A l’occasion de l’exposition au musée d’Orsay, Lise Baron dresse un portrait sensible du peintre à travers ses toiles. Gustave Caillebotte, héros discret de l’impressionnismeun documentaire à voir ce vendredi 1er novembre à 22h55 sur France 5.
Sa malédiction : avoir été riche. Parce qu’il était libre du besoin, plus encore qu’un Cézanne ou qu’un Morisot, Gustave Caillebotte (1848-1894) a longtemps été cantonné au rang des seconds couteaux de l’impressionnisme. Presque un peintre du dimanche avec ces plaisanciers, ces scènes de vie bourgeoise avec badauds et ouvriers paisibles. Au moins, il fut salué pour son activité de collectionneur. En fait, il avait acquis très tôt des œuvres de ses amis modernes.
Cet engagement auprès des Pissarro, Monet, Renoir et autres Sisley, qui, à leurs débuts, mangeaient des vaches folles, ainsi que ce rôle de promoteur indéfectible de leur voie méritent bien sûr d’être reconnus. Mais cela obscurcit la valeur intrinsèque de l’artiste. L’auteur du Raboteuses de parquet un toi Pont de l’Europe reste principalement comme marin et botaniste. Sa passion pour les régates est telle qu’il s’impose comme architecte naval. Et sur terre, Caillebotte était un magnifique jardinier, avant même Monet de Giverny ou Clemenceau de Saint-Vincent-sur-Jard.
Des perspectives vertigineuses
Plaisancier et gentleman farmer certes, mais peintre, alors ? A l’occasion de l’exposition au musée d’Orsay, Lise Baron cherche et trouve le génie particulier déposé dans les œuvres. Ses nombreux zooms sur les détails et les épaisseurs des tableaux parlent d’eux-mêmes. Ce goût pour la toile laissée visible ici et là ? C’est peut-être l’héritage d’un père qui fournissait des draps à l’armée de Napoléon III. Cette propension à magnifier le Paris haussmannien ? Heureux investissements familiaux réalisés dans l’immobilier.

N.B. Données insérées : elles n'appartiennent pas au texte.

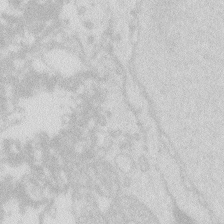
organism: Zebrafish
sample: Macrophage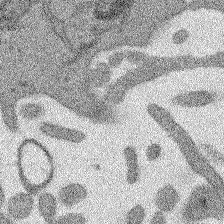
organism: Human
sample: HeLa cells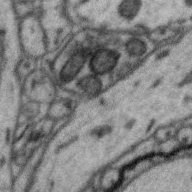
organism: Zebra finch
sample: Brain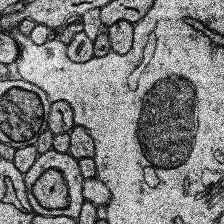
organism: Human
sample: Temporal Lobe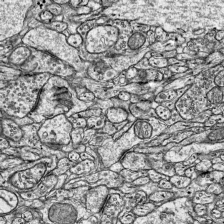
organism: Mouse
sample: Visual Cortex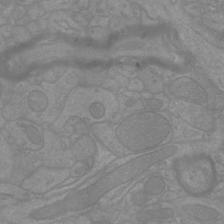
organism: Mouse
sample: Cortical neurons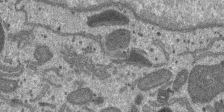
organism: Human
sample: Lung epithelial cells infected with SARS-CoV-2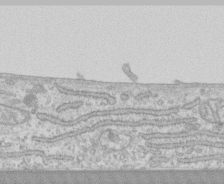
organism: Human
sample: CRL-1474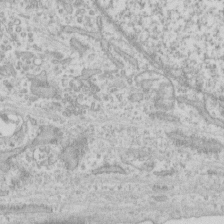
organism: Human
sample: Fibroblast cells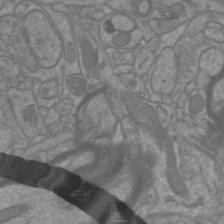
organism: Mouse
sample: Cortical neurons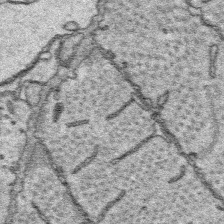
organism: Platynereis dumerilii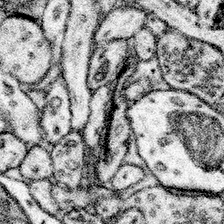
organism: Mouse
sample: Somatosensory cortex neuropil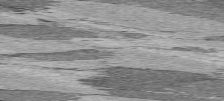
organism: C57BL Mouse
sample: Heart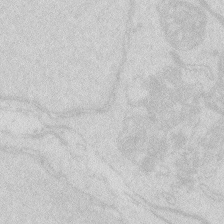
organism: Zebrafish
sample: Macrophage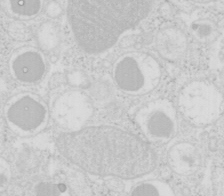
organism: Mouse
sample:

Et puis, si l’extérieur était discret, comme le montrent les rares autoportraits et photographies, Caillebotte avait de l’audace à revendre. Au moins autant que ses pairs. Son cadrage ? Ils s’inspirent des estampes japonaises appréciées dès les années 1870. Ses perspectives ? Ils se révèlent aussi nouveaux et encore plus vertigineux que ceux de Degas. Le toucher, moins apparent et radical que celui d’un Monet ? Il excelle à rendre le trottoir mouillé, le linge gonflé par la brise ou la voile à travers le bleu d’une journée d’été.

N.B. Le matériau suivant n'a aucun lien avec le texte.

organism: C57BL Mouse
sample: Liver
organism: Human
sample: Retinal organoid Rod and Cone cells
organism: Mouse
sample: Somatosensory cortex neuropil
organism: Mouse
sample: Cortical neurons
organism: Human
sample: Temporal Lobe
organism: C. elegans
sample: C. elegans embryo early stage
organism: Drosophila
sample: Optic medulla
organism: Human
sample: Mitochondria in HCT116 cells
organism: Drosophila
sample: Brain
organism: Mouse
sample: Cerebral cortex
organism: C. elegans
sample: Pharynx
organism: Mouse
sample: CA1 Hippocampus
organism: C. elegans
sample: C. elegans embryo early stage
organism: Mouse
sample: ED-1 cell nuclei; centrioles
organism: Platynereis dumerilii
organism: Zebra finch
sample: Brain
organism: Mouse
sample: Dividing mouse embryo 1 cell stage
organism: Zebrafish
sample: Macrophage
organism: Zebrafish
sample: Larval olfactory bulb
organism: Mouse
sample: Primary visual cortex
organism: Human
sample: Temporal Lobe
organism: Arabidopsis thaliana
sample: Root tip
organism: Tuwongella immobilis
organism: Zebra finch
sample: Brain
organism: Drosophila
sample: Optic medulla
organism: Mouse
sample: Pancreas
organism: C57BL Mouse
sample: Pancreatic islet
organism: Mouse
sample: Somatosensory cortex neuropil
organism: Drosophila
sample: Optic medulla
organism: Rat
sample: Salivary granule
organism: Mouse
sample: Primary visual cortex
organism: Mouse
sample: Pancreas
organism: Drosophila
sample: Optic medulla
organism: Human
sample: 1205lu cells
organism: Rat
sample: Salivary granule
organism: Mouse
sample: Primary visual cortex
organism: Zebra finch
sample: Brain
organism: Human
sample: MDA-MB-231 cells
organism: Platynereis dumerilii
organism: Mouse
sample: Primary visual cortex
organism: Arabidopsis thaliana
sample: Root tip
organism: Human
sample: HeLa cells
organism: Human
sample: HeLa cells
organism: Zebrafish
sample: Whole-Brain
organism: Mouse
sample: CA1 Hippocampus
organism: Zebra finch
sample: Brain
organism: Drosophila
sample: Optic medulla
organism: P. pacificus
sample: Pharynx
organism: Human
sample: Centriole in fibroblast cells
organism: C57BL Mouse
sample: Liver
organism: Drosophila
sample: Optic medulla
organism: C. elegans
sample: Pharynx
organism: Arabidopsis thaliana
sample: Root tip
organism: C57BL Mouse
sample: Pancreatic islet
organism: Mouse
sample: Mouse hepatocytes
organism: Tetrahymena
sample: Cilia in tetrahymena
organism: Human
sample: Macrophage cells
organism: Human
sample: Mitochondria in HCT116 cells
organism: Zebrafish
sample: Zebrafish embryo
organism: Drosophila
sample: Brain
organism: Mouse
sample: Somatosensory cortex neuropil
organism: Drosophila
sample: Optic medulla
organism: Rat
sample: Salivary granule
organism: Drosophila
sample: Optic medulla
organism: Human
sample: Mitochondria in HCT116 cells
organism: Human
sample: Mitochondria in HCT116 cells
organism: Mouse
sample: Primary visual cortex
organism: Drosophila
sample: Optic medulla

Surtout, même dans ses représentations de parterres de fleurs, une mélancolie se dégage. Il dérive de celui des maîtres du Siècle d’Or hollandais et de l’art musical de Watteau. Elle se nourrit d’une famille soudée, à jamais endeuillée par la perte précoce du père, puis celle d’un frère parti à 26 ans.
Une rate diffuse
L’adolescence insouciante entre le parc Monceau et la gare Saint-Lazare est vite terminée. Déjà, du haut des balcons de l’avenue de l’Opéra, il n’y a plus qu’un espace béant et vide. Caillebotte y vivait certes dans le meilleur confort, mais aussi dans un spleen diffus, l’esprit aliéné dans les petites choses, un repas, la lecture d’un journal, la broderie. Et même, du côté des boulevards, il ne semble pas s’être permis d’autre spectacle que celui des vitrines.
Près de Yerres, Le Petit-Gennevilliers a pris le relais. C’était une autre retraite de campagne, tout aussi silencieuse. Caillebotte y trouva une forme de paix, différente cependant après les guerres, les deuils, les bouleversements et les inquiétudes du nouveau Paris.

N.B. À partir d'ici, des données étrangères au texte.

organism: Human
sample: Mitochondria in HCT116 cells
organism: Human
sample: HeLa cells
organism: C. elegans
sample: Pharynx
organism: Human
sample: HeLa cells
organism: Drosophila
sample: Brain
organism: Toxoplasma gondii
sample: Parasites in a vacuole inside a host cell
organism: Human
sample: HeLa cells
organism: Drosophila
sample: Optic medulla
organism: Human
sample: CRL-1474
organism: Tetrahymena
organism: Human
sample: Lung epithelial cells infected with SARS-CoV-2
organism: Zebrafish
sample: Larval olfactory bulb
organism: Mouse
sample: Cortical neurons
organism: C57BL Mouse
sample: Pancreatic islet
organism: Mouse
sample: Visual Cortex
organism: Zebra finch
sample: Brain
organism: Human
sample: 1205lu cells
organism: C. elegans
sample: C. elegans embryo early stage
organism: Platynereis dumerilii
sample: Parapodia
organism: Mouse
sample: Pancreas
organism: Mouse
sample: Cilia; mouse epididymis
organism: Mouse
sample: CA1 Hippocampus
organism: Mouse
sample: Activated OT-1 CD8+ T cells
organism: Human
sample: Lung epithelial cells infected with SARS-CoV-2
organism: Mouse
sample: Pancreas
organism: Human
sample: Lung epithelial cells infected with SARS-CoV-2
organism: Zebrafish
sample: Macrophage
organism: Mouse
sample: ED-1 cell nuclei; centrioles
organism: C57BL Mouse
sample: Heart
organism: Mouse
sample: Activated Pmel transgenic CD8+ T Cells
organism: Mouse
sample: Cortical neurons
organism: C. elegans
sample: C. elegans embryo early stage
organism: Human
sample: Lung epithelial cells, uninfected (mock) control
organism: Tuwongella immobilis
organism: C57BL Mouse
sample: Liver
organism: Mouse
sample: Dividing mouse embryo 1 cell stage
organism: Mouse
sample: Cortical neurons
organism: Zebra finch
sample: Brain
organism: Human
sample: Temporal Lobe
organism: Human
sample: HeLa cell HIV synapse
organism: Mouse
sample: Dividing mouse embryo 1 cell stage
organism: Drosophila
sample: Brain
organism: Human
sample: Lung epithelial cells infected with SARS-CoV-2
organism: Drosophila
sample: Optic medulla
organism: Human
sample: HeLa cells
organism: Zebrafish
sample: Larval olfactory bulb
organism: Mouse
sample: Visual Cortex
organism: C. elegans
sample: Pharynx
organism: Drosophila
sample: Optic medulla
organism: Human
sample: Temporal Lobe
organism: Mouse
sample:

On pouvait encore respirer dans ces banlieues. C’est-à-dire y peindre. L’idée, dans l’air du temps depuis Corot, est de capter la lumière dans son milieu naturel. Et aussi, ici comme à Paris, de suivre le conseil baudelairien : la meilleure façon de rendre la vie éternelle est d’embrasser l’ici et maintenant.